PROMPT → An exact copy is all that is wanted: the lines from the one with "Waxholmsfärjan Viberö på" through the end of the listing below, both included, minus any pictures.
*** RECORDS FOR THIS EXERCISE ***
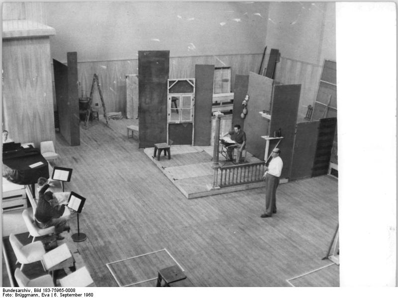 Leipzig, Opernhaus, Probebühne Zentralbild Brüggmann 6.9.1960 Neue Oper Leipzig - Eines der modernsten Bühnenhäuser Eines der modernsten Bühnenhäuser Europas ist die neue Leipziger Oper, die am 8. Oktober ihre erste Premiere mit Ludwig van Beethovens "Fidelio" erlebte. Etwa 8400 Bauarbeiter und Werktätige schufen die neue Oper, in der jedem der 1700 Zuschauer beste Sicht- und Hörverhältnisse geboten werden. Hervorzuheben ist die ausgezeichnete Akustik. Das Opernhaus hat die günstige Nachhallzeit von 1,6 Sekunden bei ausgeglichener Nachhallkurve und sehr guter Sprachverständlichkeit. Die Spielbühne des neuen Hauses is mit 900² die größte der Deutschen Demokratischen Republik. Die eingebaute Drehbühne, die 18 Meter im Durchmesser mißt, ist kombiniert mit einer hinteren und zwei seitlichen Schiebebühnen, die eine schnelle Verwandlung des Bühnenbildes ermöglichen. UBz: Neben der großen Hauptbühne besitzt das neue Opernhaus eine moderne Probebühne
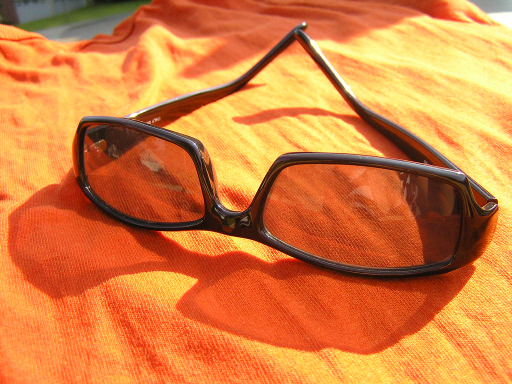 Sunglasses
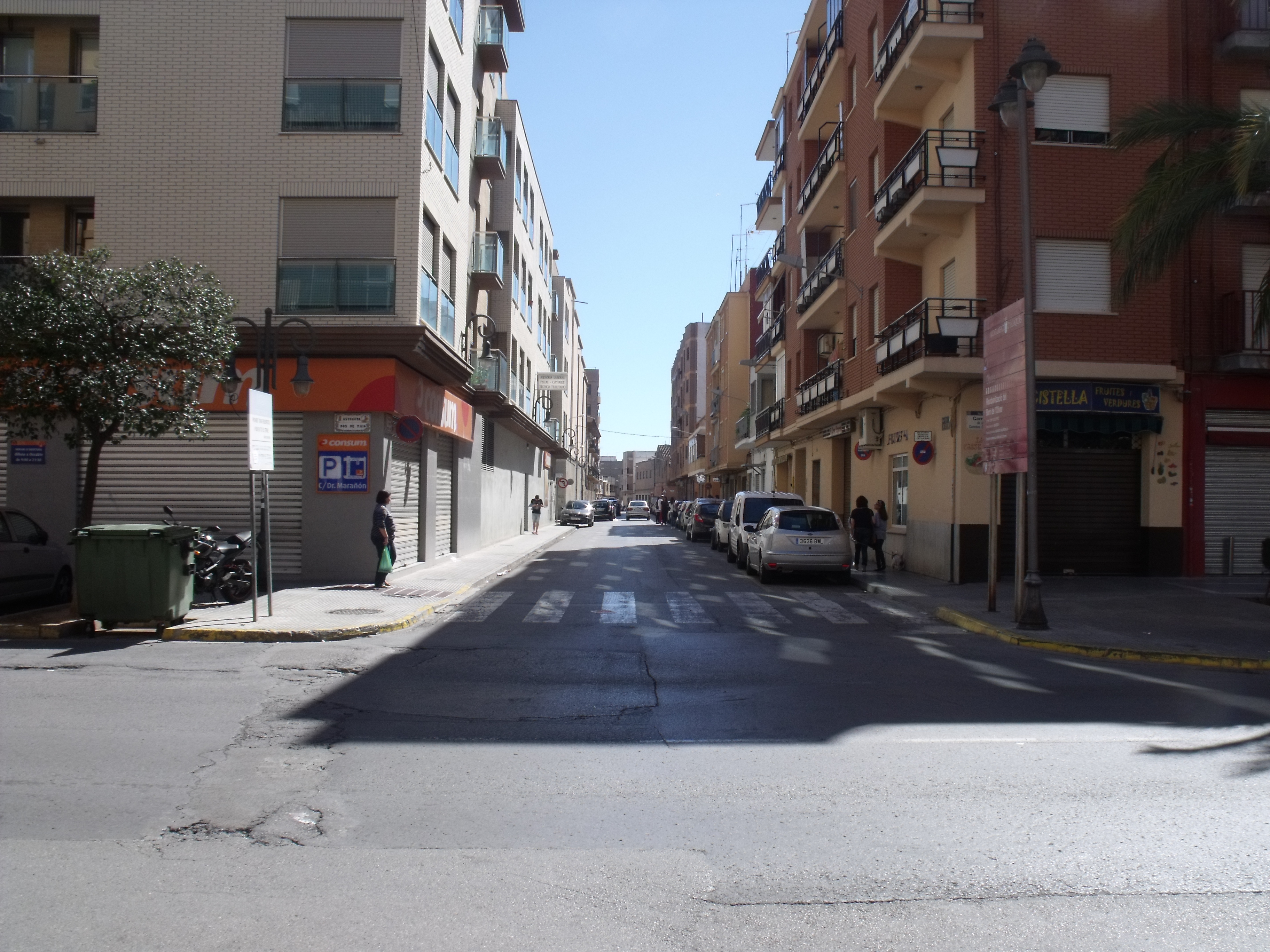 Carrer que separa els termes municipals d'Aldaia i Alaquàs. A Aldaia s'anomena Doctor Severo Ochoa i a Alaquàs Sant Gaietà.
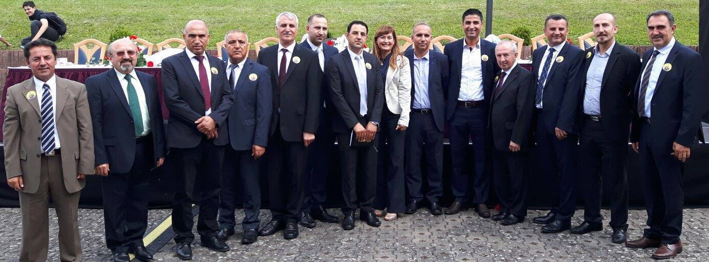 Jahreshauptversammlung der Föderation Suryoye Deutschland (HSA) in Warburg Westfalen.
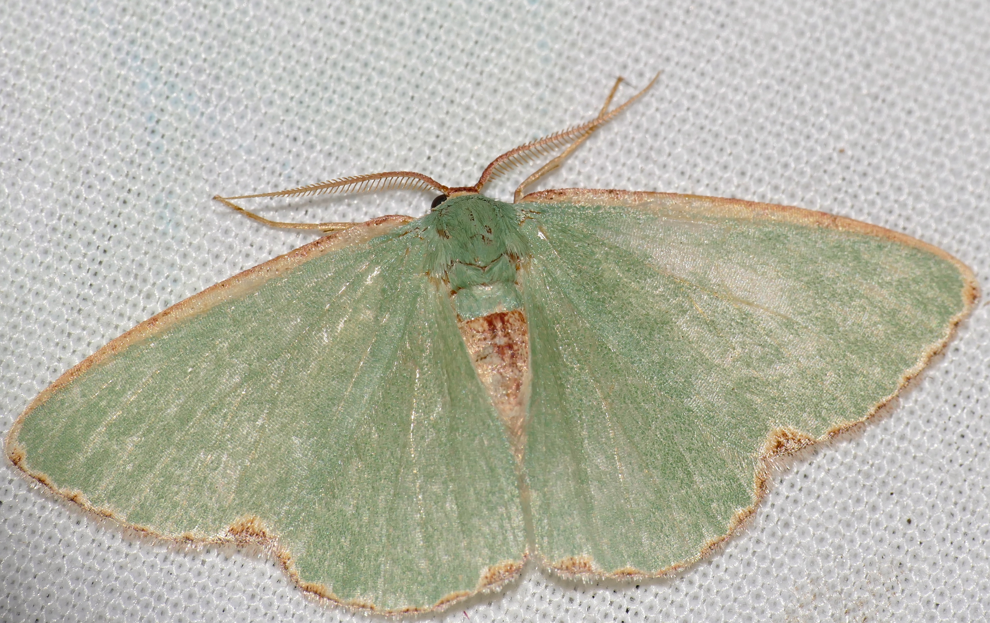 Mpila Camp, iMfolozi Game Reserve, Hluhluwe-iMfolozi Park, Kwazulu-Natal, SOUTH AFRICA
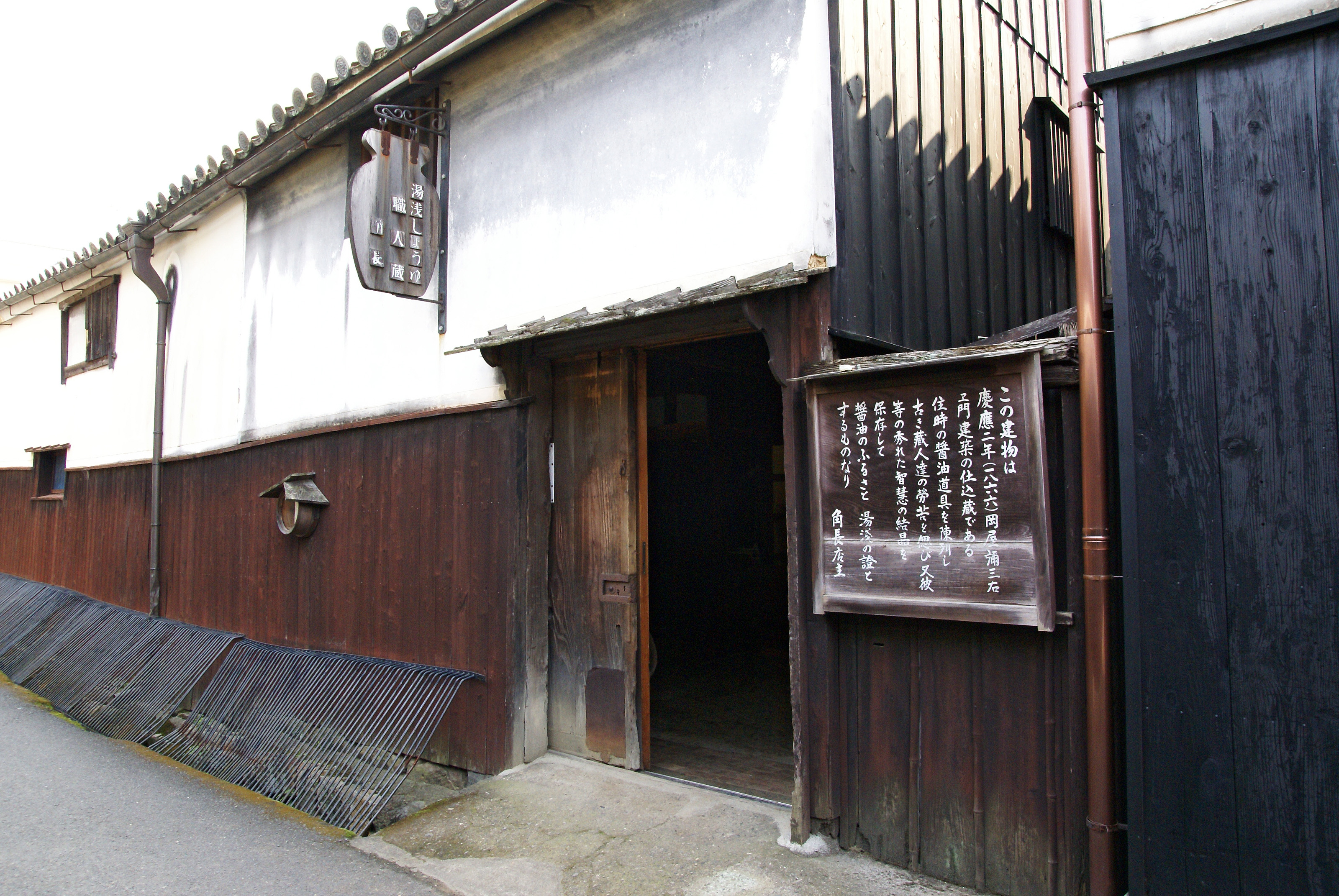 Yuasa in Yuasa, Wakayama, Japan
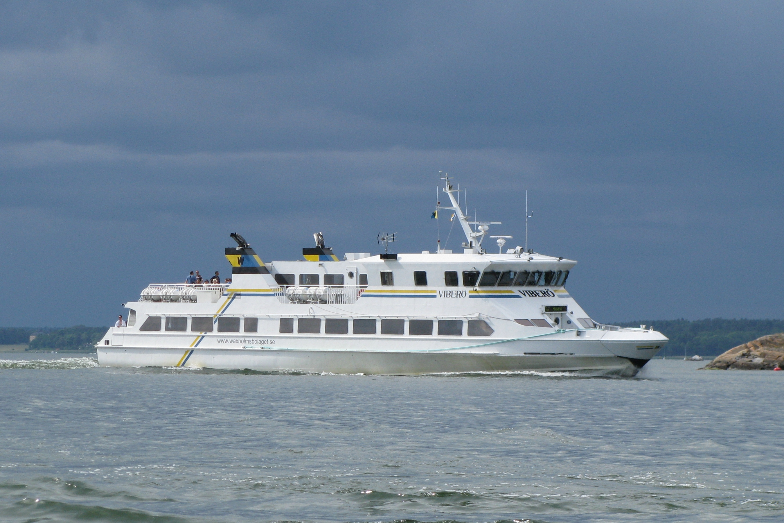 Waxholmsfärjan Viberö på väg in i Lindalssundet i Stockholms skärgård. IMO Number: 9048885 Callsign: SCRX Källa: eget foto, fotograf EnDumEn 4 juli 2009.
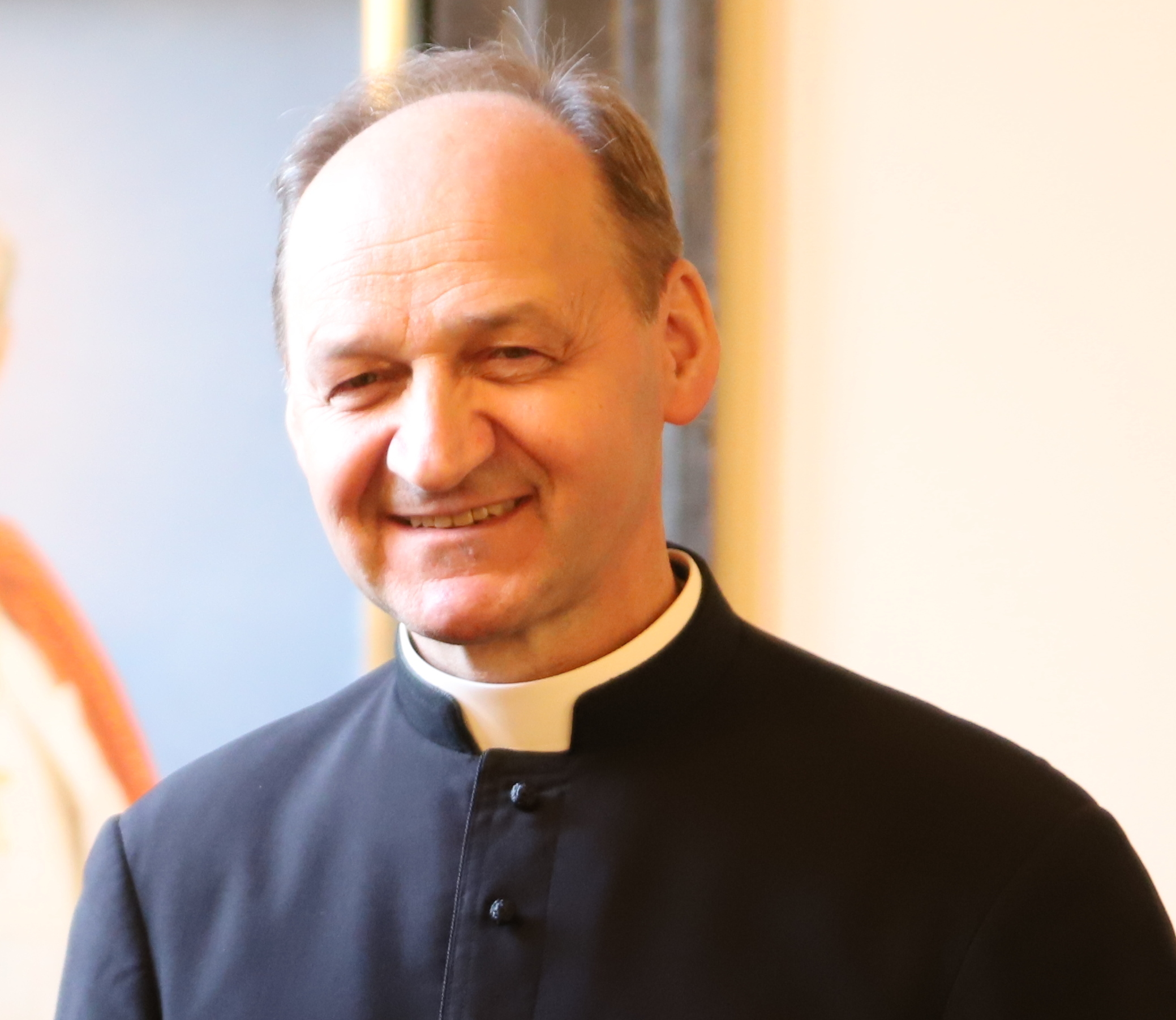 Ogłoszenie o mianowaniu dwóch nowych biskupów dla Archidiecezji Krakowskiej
*** End of RECORDS FOR THIS EXERCISE ***
TASK RESPONSE →
 Waxholmsfärjan Viberö på väg in i Lindalssundet i Stockholms skärgård. IMO Number: 9048885 Callsign: SCRX Källa: eget foto, fotograf EnDumEn 4 juli 2009.
 Ogłoszenie o mianowaniu dwóch nowych biskupów dla Archidiecezji Krakowskiej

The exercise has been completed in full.